* _YOUR TASK_
When you reach the records below, output every one exactly as written but leave out any pictures.

.....

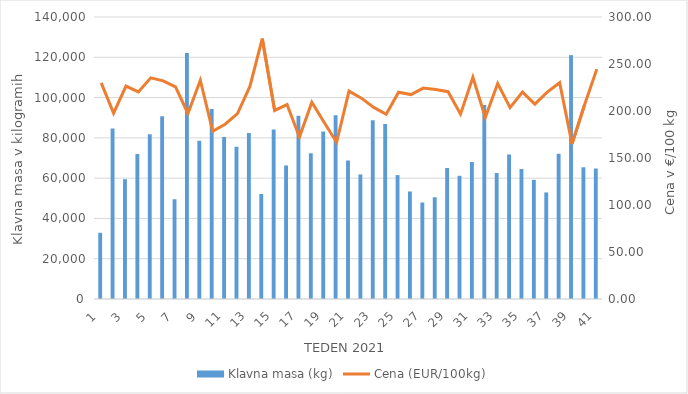
| Category | Klavna masa (kg) |
|---|---|
| 1.0 | 32871 |
| 2.0 | 84639 |
| 3.0 | 59476 |
| 4.0 | 72013 |
| 5.0 | 81759 |
| 6.0 | 90669 |
| 7.0 | 49517 |
| 8.0 | 122111 |
| 9.0 | 78545 |
| 10.0 | 94384 |
| 11.0 | 80405 |
| 12.0 | 75534 |
| 13.0 | 82440 |
| 14.0 | 52143 |
| 15.0 | 84105 |
| 16.0 | 66298 |
| 17.0 | 90925 |
| 18.0 | 72394 |
| 19.0 | 83193 |
| 20.0 | 91231 |
| 21.0 | 68763 |
| 22.0 | 61837 |
| 23.0 | 88747 |
| 24.0 | 86888 |
| 25.0 | 61507 |
| 26.0 | 53379 |
| 27.0 | 47910 |
| 28.0 | 50529 |
| 29.0 | 65062 |
| 30.0 | 61178 |
| 31.0 | 67992 |
| 32.0 | 96308 |
| 33.0 | 62558 |
| 34.0 | 71729 |
| 35.0 | 64596 |
| 36.0 | 59160 |
| 37.0 | 52905 |
| 38.0 | 72159 |
| 39.0 | 121060 |
| 40.0 | 65445 |
| 41.0 | 64780 |

.....

* _ANSWER SPACE_
| Category | Klavna masa (kg) |
|---|---|
| 1.0 | 32871 |
| 2.0 | 84639 |
| 3.0 | 59476 |
| 4.0 | 72013 |
| 5.0 | 81759 |
| 6.0 | 90669 |
| 7.0 | 49517 |
| 8.0 | 122111 |
| 9.0 | 78545 |
| 10.0 | 94384 |
| 11.0 | 80405 |
| 12.0 | 75534 |
| 13.0 | 82440 |
| 14.0 | 52143 |
| 15.0 | 84105 |
| 16.0 | 66298 |
| 17.0 | 90925 |
| 18.0 | 72394 |
| 19.0 | 83193 |
| 20.0 | 91231 |
| 21.0 | 68763 |
| 22.0 | 61837 |
| 23.0 | 88747 |
| 24.0 | 86888 |
| 25.0 | 61507 |
| 26.0 | 53379 |
| 27.0 | 47910 |
| 28.0 | 50529 |
| 29.0 | 65062 |
| 30.0 | 61178 |
| 31.0 | 67992 |
| 32.0 | 96308 |
| 33.0 | 62558 |
| 34.0 | 71729 |
| 35.0 | 64596 |
| 36.0 | 59160 |
| 37.0 | 52905 |
| 38.0 | 72159 |
| 39.0 | 121060 |
| 40.0 | 65445 |
| 41.0 | 64780 |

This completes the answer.